Shifts work from the read path to the write path. Justified when the ratio of reads to writes is high enough that the write-path cost of maintaining the pre-aggregate is dominated by the read-path savings.

Canonical form (with Bucket Pattern)

In MongoDB's Cost of Not Knowing event-counter case study, the Computed Pattern is applied on top of the concepts/bucket-pattern: each bucket stores pre-aggregated per-day status totals rather than raw events.
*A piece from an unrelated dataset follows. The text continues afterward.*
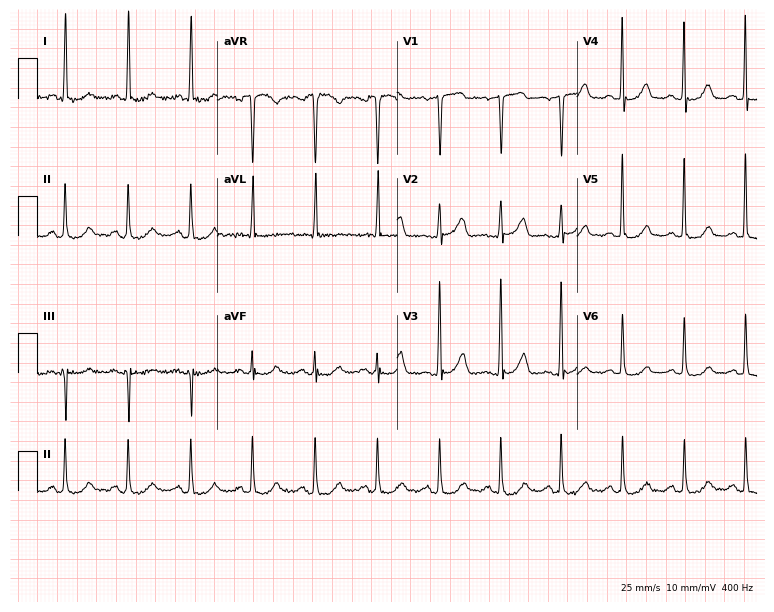
Standard 12-lead ECG recorded from a 60-year-old female. Read as a normal ECG.
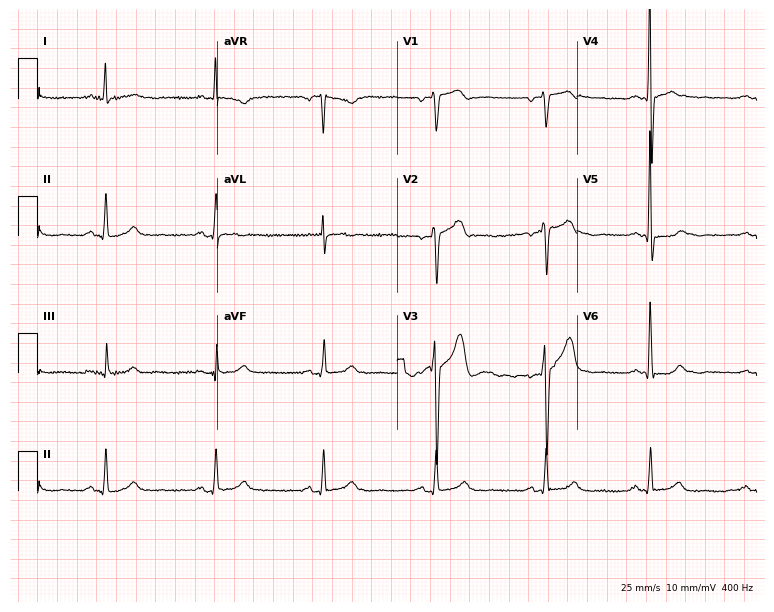
12-lead ECG (7.3-second recording at 400 Hz) from a male, 45 years old. Labelled as a normal ECG.

// appV5R3 document (Part 2 winner — quarter-bucketed, per-day computed):
{
  _id: <key+year+quarter>,
  items: [
    { date: 2022-06-05, a: 10, n: 3 },  // a=approved, n=noFunds,
    { date: 2022-06-16, p: 1, r: 1 },   // p=pending,  r=rejected
    { date: 2022-06-27, a: 5, r: 1 },
    ...
  ]
}

A new event is not appended as a raw row; the existing items entry for its date is incremented via $inc. If the entry doesn't exist, $inc creates it (treating missing fields as zero). The upshot is that by the time a report runs, the sums already exist — the aggregation pipeline just filters + sums per-bucket totals, never touches per-event raw data.

Trade-offs

  • Write amplification. Every event triggers an upsert + $inc against the bucket document. Concurrent writes to the same bucket serialize on the document-level WiredTiger lock.
  • Field cardinality. The Computed Pattern commits to the set of aggregates at schema design time (a, n, p, r in the case study). Adding a new status category (e.g. x) means a schema change.
  • Double-counting risk on replays. If an event processor retries a batch, naïve $inc double-counts. Deduplication responsibility shifts to the application (idempotency keys, client-side de-duplication before increment, or a "seen events" collection).
  • Lossy for individual-event queries. The raw {date, amount, user, metadata} tuple is not stored; you can't answer "which event caused this increment?" from the computed document alone.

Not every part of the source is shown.